Formalizing the fragility of values

One of the key arguments that AI is dangerous states that human values are fragile. That is, if you take an accurate description of our values, modify it slightly, and then strongly optimize the state of the world for those modified values, then the resulting state will not be very valuable according to the original values.

It may even optimize strongly against them. As a simple example, changing the value specification to put a negative sign in front is essentially a one-bit change, and yet it produces the worst possible optimized outcome.

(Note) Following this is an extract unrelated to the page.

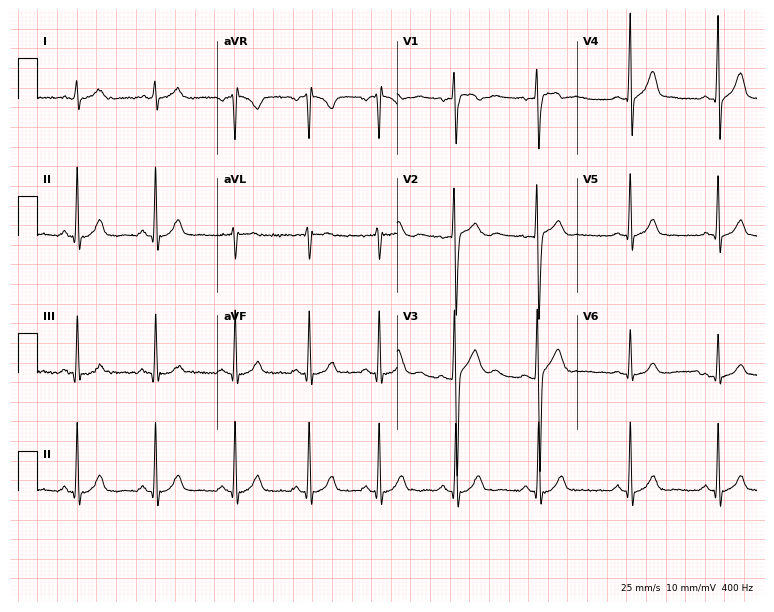
Electrocardiogram (7.3-second recording at 400 Hz), a male patient, 21 years old. Overall reading on record: normal ECG.

However, this is clearly not true in all cases; usually small changes have small effects. If the values are represented by something like a convex loss function over a Euclidean space, then an epsilon change in the parameters will only lead to a delta change in the location and value of the optimum.

We think this argument is qualitatively valid, and we wish to understand exactly how concerning it is. That is to say, given human’s actual values, we believe that a non-trivial fraction of the approximate value representations that would actually end up encoded in an AI system would, if optimized for with a plausible amount of optimization, result in a catastrophic outcome. We also believe that a non-trivial fraction would not lead to a catastrophic outcome, and instead a good one.

We think that significant progress can be made in understanding this, and that much of the work is purely mathematical.

See the Catastrophic Regressional Goodhart sequence by Thomas Kwa et al. for some work in this direction.